For example, the feature extraction network model extracts a feature map composed of 20 pixel point regions, each pixel point region includes 4 × 4 — 16 pixel points, the generalized average of the 16 pixel points is calculated through the generalized average, and since there are 20 pixel point regions, 20 generalized average values can be obtained, and the 20 generalized average values are combined, so that the corresponding target feature vector can be obtained.
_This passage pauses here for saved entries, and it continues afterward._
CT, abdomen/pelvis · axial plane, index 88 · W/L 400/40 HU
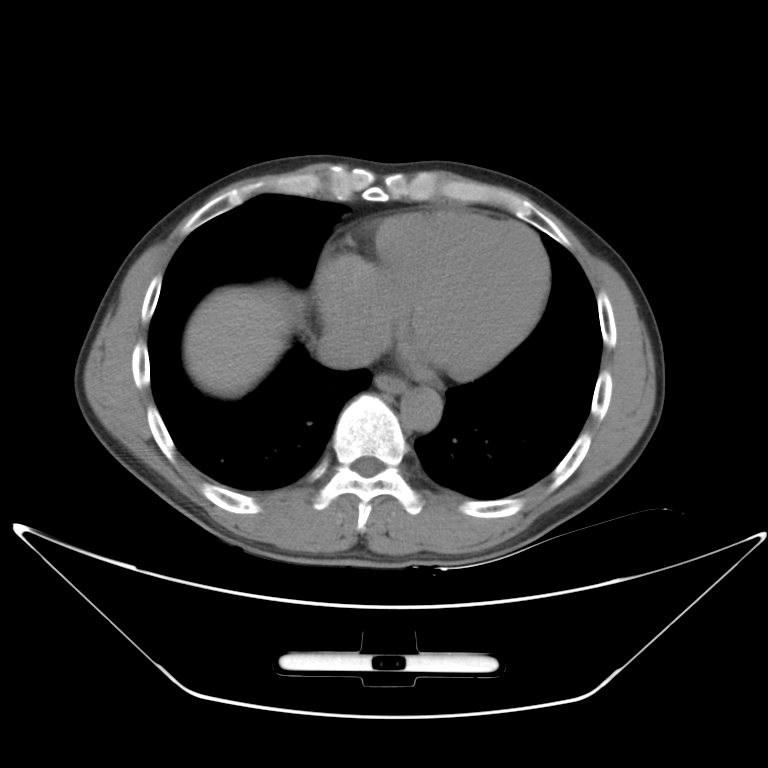 {"organs":{"esophagus":[376,373,405,394],"inferior vena cava":[316,327,372,367],"aorta":[400,389,440,431],"liver":[183,260,548,397]}}
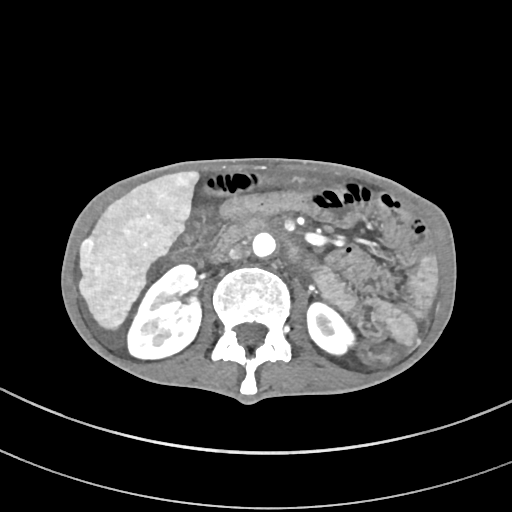
CT, abdomen/pelvis — axial view — W/L 400/40 HU — 512x512 px — acquired on SOMATOM Force
Boxes are (x1, y1, x2, y2) in pixels.
right kidney: (128, 264, 200, 360)
left kidney: (306, 301, 355, 356)
liver: (79, 171, 199, 332)
aorta: (252, 231, 278, 257)
inferior vena cava: (228, 245, 248, 259)
duodenum: (237, 215, 303, 263)
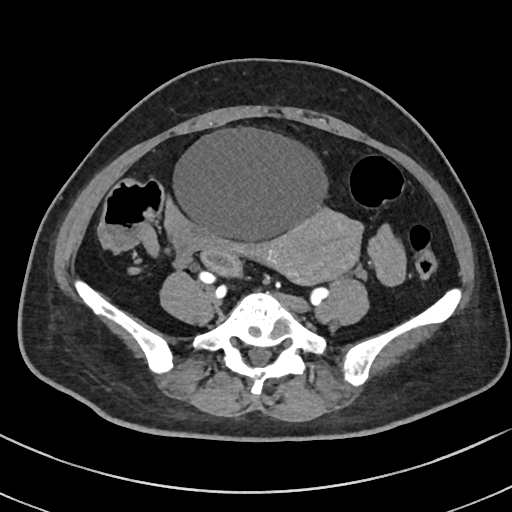 Computed tomography, abdomen · Axial slice 77/191 · 512x512 px
<organs><organ name="bladder" x1="170" y1="126" x2="327" y2="242"/><organ name="prostate/uterus" x1="253" y1="207" x2="364" y2="286"/></organs>
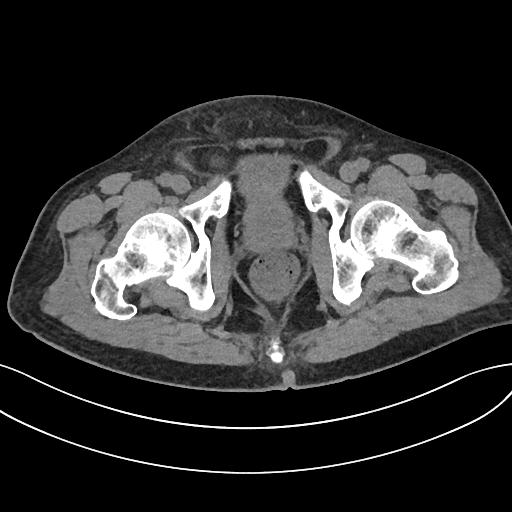 Computed tomography, abdomen; axial view; W/L 400/40 HU; 512x512 px
Coordinates as <box>x1,y1,x2,y2</box> in pixels.
bladder: <box>241,157,287,215</box>
prostate/uterus: <box>246,209,293,252</box>
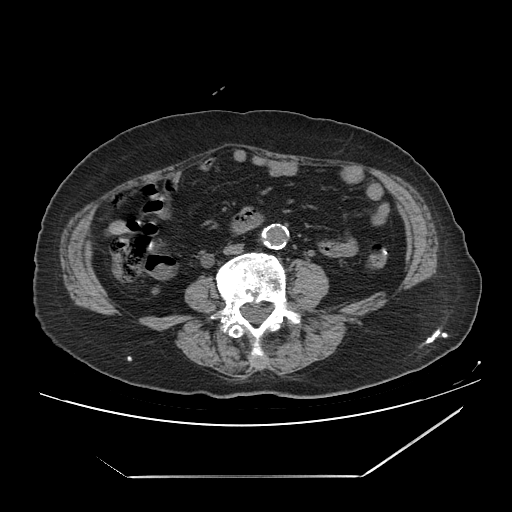 Computed tomography, abdomen. axial view. soft-tissue window. 512x512 px. 15 organs annotated in this scan (counted over the whole 3D scan, not this slice; an organ is boxed only where this slice passes through it)
Coordinates as <box>x1,y1,x2,y2</box> in pixels.
Organ bounding boxes:
- aorta: <box>264,224,289,249</box>
- inferior vena cava: <box>223,243,243,255</box>
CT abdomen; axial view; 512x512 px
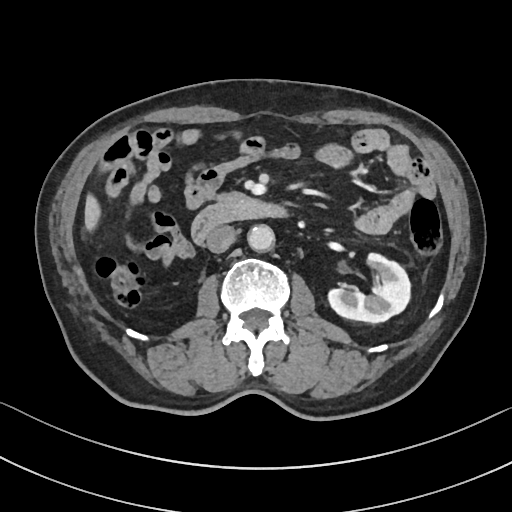

Box edges are left/top/right/bottom in pixels.
Organ bounding boxes:
- left kidney: left=328, top=253, right=410, bottom=323
- liver: left=84, top=194, right=100, bottom=231
- aorta: left=247, top=225, right=275, bottom=251
- inferior vena cava: left=206, top=225, right=235, bottom=253
- pancreas: left=217, top=192, right=245, bottom=204
- duodenum: left=191, top=197, right=285, bottom=245

In an alternative embodiment, the feature extraction network model may employ a ResNet50 residual neural network, and a generalized average pooling (GeM) with an exponential parameter p may be used to convert the feature map to a fixed size during pooling; the formula for the generalized average calculation is as follows:

wherein f is^(g)Representing a characteristic diagram obtained by extracting a characteristic extraction network model, K representing the characteristic diagram is decomposed into K regions, x representing the numerical value of each pixel point on each characteristic diagram in each region, p is a pooling adjustment factor, and χ_kRepresents each region, | χ_kI represents the number of areas, the generalized average pooling strategy mainly divides the characteristic diagram into K areas, and each area is averaged and then adjusted by using an index p

And (4) indexing, and finally combining the generalized average values obtained from different areas to obtain a target characteristic vector, so that information loss can be reduced to the maximum extent, and the accuracy is higher when human body weight recognition is carried out.

And S20, determining classification categories corresponding to the plurality of human body sample pictures according to the target feature vector.

In this embodiment, each human body sample picture can be represented by one target feature vector, the target feature vector can be a high-dimensional feature vector, human body features can be accurately described through the high-dimensional feature vector, the probability that different human body images are the same human body label can be judged by comparing the distances between different feature vectors, and the probability that the same person is obtained is higher as the feature distance is shorter.

S30, calculating loss values of label types corresponding to the human body sample pictures according to the classification types, and training the feature extraction network model according to the loss values; wherein the label category is used as a label to point to a corresponding human sample picture.

In this embodiment, human body sample pictures can be labeled manually or by machine before training, each human body sample picture has a plurality of label categories, target feature vectors obtained after the human body sample pictures are subjected to composite pooling in a pooling layer can be input into a full-connection sorting layer to determine the classification categories, and then the classification categories and the label categories are compared to calculate a loss value, so that the feature extraction network model is trained and updated by gradient reverse transmission, the loss value is reduced, the expression capability of the model is enhanced, and the accuracy is higher during human body heavy identification; wherein, gradient back propagation is expressed by a loss value (transmitted layer by layer backwards, then each layer of network can calculate the gradient according to the transmitted error, and then the parameter of the model is updated, so as to improve the accuracy and stability of the model.

The model training method provided by the invention comprises the steps of firstly performing pooling treatment on a feature map to obtain a target feature vector; the characteristic graph is obtained by performing characteristic extraction on a plurality of human body sample pictures in a characteristic extraction network model; determining classification categories corresponding to the multiple human body sample pictures according to the target characteristic vector; calculating loss values of label categories corresponding to the multiple human body sample pictures according to the classification categories, and finally training the feature extraction network model according to the loss values; wherein the label category is used as a label to point to the corresponding human body sample picture. Therefore, the expression capability of the model is enhanced, and the accuracy rate of human body re-identification is improved.

As shown in fig. 3, the steps after training the feature extraction network model include:

101. judging the training times of a plurality of human body sample pictures in the feature extraction network model, wherein each training iteration comprises a fixed number of batch pictures;

102. when the training times are odd, determining a plurality of first batch images from the training set of the feature extraction network model; wherein, a plurality of first batch pictures are obtained by random extraction in a training set;

103. calculating first loss values corresponding to a plurality of first batch of pictures according to the first loss function and the second loss function;

104. when the training times are even numbers, determining a plurality of second batch of pictures from the training set of the feature extraction network model; the plurality of second batch of pictures are pictures corresponding to a plurality of different human body identity labels in the training set;

105. calculating second loss values corresponding to the second batches of pictures according to the second loss function and the third loss function;

106. and updating parameters of the feature extraction network model according to the first loss value and the second loss value.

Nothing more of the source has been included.